掴まれた腕をどうにかする暇もなくロックオンの拳がこちらに向かってくるのが見えた。考える暇もなく足が勝手にロックオンの脛を蹴っていた。うわっ! とロックオンがひるんだ隙を狙って刹那の腕を掴んでいるロックオンのそれを反対の手でしっかり掴み、相手の体重を利用して重心を崩す。
「っ!?」
ロックオンが慌てて体性を立て直そうともがいたが、一度崩れた重心を直すのは難しい。素早く、そして正確に。綺麗に弧を描いてロックオンの身体が床へ倒れこんだ。
「いっでぇぇえええっ!」
背中と臀部を盛大に打ったロックオンが床をのたうちまわる。無様なその姿を横目に刹那は小さくガッツポーツをした。胸に湧き上がった達成感は心地良い。
「せーつーなーにーまーけーたぁぁあああ」
「うるさい」
ずるずると床に這いつくばって叫ぶロックオンの頭を容赦なく踏みつける。ぐえ、と潰された蛙のような声を上げて静かになったロックオンを尻目に、刹那はアレルヤが差し出したタオルを受け取った。
「お疲れ様。
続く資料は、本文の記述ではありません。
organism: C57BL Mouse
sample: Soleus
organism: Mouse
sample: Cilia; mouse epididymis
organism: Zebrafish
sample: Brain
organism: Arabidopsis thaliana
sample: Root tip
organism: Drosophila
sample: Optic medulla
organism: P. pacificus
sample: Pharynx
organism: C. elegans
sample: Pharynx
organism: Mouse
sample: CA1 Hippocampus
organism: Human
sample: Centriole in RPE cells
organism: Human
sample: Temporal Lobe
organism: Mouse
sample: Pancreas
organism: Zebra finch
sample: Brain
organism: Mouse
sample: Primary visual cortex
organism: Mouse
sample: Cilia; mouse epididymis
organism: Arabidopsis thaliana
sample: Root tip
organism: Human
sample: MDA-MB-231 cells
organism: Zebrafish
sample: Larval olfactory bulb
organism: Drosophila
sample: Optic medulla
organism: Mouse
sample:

刹那最近すごくなってきたよね」
まさか生き別れたあなたの弟と特訓しているからです、とは言えない刹那は素早く目線をそらして適当に返事を返した。肉弾戦を好まないティエリアを除くマイスター全員による合同練習でそこそこの結果を残せたのは、密かに続けているハレルヤとの特訓のおかげなのは明らかだ。
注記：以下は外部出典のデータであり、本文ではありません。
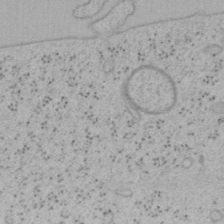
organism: Human
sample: HeLa cells
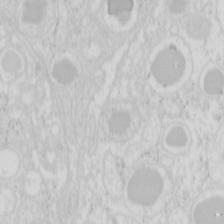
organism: Mouse
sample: Pancreas
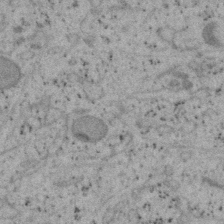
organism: Human
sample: HeLa cells
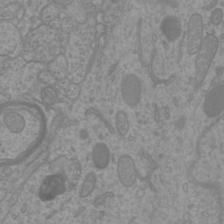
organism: Mouse
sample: Cortical neurons
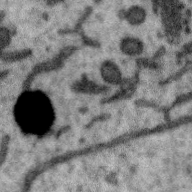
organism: Zebra finch
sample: Brain
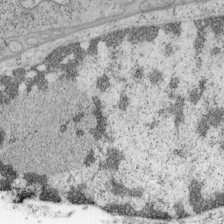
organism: Mouse
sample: OT-I killer T cells with ID8 ovarian cancer cells
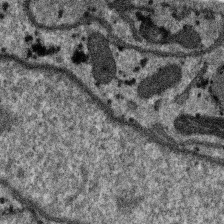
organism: Human
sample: Lung epithelial cells infected with SARS-CoV-2
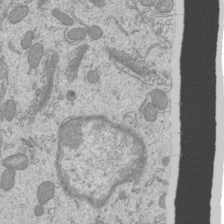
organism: Mouse
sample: Cilia; mouse epididymis
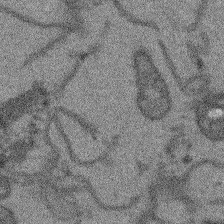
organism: Arabidopsis thaliana
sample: Root tip
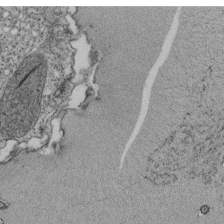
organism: Tetrahymena
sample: Cilia in tetrahymena
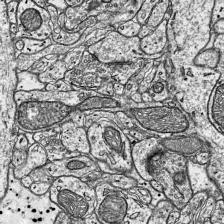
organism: Mouse
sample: Visual Cortex
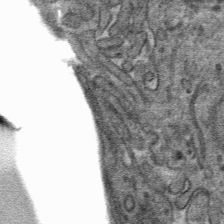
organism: Mouse
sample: Mouse hepatocytes
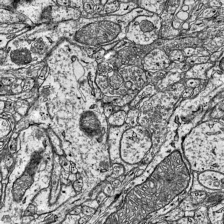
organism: Mouse
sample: Visual Cortex
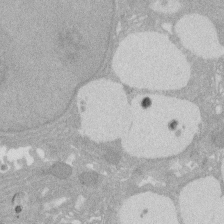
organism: Rat
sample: Salivary granule
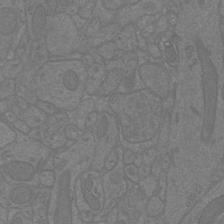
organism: Mouse
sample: Cortical neurons
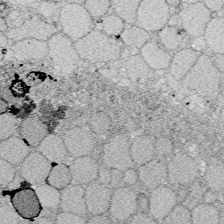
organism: Zebrafish
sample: Whole-Brain
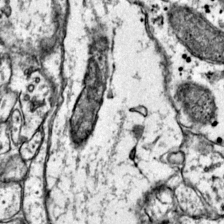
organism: Mouse
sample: Primary visual cortex
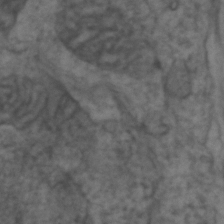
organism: Zebrafish
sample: Zebrafish embryo

トレーニングルームの隅に取り付けられている冷蔵庫からスポーツドリンクを出すと刹那はそれを口に含んだ。喉を滑り落ちる冷たい感触に疲れが全て吹っ飛んでいくようだ。
「ほらほら、ロックオンもいじけてないで立ってください。次、ぼくとあなたですよ」
「ぜってー負ける! きっと負ける! 刹那にだけは勝てると思ったのに・・・」
アレルヤが床でさめざめと泣きまねをしているロックオンを見て若干ひいている。あれでも最年長マイスターなのだと、刹那は複雑な気持ちでそれを見つめた。
「アレルヤ、俺はそろそろ行ってもいいか」
端末で時刻を確認した刹那は、少々慌てた口調で尋ねた。明日はまたハレルヤと会う約束をしている。これから地球におりる仕度をして、つくのはだいたい真夜中だろう。作戦時でもない限りガンダムを使って堂々とおりることはできないから、軌道エレベーターを使うとどうしても時間がかかってしまう。
「うん、お疲れ様」
ずるずるとロックオンの身体を引きずりながら微笑んだアレルヤが何か思い出したかのように、あ、と小さく声を上げた。
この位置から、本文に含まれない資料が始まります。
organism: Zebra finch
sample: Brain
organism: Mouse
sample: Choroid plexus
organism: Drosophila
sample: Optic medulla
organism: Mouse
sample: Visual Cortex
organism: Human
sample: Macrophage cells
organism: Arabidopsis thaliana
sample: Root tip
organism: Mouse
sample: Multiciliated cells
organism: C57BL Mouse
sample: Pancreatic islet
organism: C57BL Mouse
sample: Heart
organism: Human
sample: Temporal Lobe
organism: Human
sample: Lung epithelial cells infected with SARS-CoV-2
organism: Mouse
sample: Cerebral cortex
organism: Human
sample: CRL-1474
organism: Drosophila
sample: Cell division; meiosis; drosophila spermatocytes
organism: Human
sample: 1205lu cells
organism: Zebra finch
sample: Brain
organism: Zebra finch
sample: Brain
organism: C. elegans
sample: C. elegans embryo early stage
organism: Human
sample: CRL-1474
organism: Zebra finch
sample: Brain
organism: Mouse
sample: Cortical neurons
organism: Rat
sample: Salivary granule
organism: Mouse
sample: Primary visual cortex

「刹那、地上に行く前にスメラギさんの所に寄ってって。今度のミッションプランについて話があるって」
「わかった」
閉まる扉の向こうで、いってらっしゃい、と手を振るアレルヤの姿が見えた。
刹那がいつもの公園に到着したのは、約束の時間の三十分ほど前だった。指定のベンチに腰掛け、きょろきょろとハレルヤの姿を捜すが、どこを見てもあの目立つ長身を見つけることは出来なかった。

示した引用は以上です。